Art.4. De Vlaamse Executieve stelt tweejaarlijks een richtnota op waarin zij haar beleid tegenover de GOM's bepaalt en de opdrachten omschrijft die in dit beleid moeten worden gesitueerd.
  De Vlaamse Executieve organiseert een overleg met de GOM's over de opstelling van de richtnota. Hierbij maken de GOM's hun voorstellen en initiatieven kenbaar.
  De richtnota bepaalt tevens de wijze waarop de coördinatie en het overleg tussen de Diensten van de Vlaamse Executieve en de GOM's geregeld wordt. Dit overleg heeft mede betrekking op de acties en initiatieven van de GOM's zoals bedoeld in dit hoofdstuk, alsmede op de resultaten ervan. De richtnota vormt een onderdeel van de sociaal-economische planning van het Vlaamse Gewest en wordt medegedeeld aan de Vlaamse Raad.
  De Vlaamse Executieve wint het advies in van de SERV over het ontwerp van richtnota.

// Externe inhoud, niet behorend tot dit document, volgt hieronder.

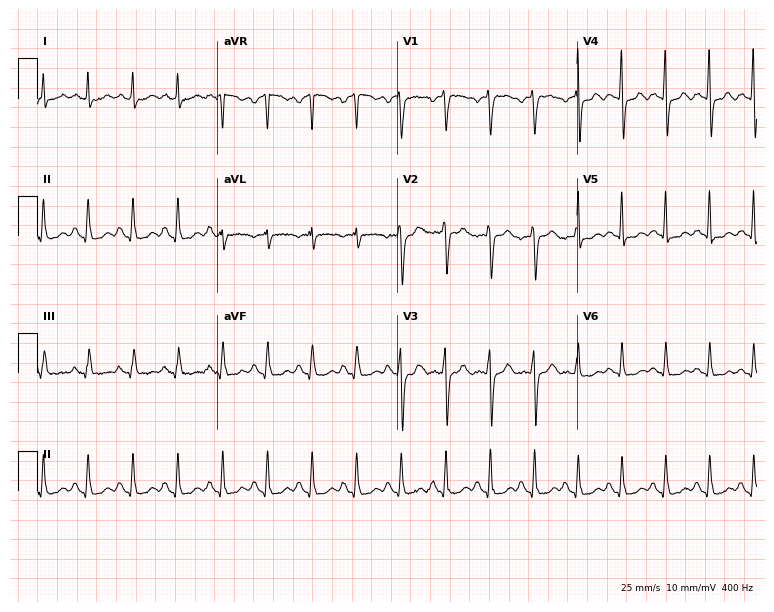
ECG (7.3-second recording at 400 Hz) — a 51-year-old female patient. Findings include sinus tachycardia (a sinus rate of 100 beats per minute or more).

Art.5. De GOM die erom wordt verzocht, brengt aan de SERV advies uit met betrekking tot aangelegenheden eigen aan haar werkgebied. Indien de aangelegenheid verder reikt dan het werkgebied van één GOM, kan de SERV alle betrokken GOM's vragen dit advies gemeenschappelijk op te stellen.
  Omgekeerd kunnen de GOM's, na onderling overleg, aan de SERV vragen een advies uit te brengen bij de Vlaamse Executieve over een aangelegenheid die hun individueel werkgebied overschrijdt.

Art.6. De GOM's kunnen op last en op kosten van de Vlaamse Executieve, eventueel van de provincie of van de gemeenten, alle onteigeningen, alle werken en alle andere openbare opdrachten van technische aard uitvoeren of laten uitvoeren.
  Zij kunnen eveneens op eigen initiatief en met eigen middelen elk onroerend goed onteigenen, uitrusten, verhuren en verkopen met het oog op de sociaal-economische ontwikkeling van hun werkgebied.
  Geen onteigening kan geschieden dan met voorafgaande machtiging van de Vlaamse Executieve.

Art.7. De GOM's zijn bevoegd om :
  - verenigingen of syndicaten voor studie en onderzoek op te richten of er in deel te nemen met het oog op de verwezenlijking van economische projecten;
  - deel te nemen in verenigingen en vennootschappen die met de taken Van de GOM's verenigbare, dienstverlenende activiteiten uitoefenen ten gunste van het bedrijfsleven of de ondergeschikte besturen;
  - initiatieven te verwezenlijken inzake projecten die behoren tot de niet-concurrentiële sector of eraan deel te nemen, ook inzake leefmilieu.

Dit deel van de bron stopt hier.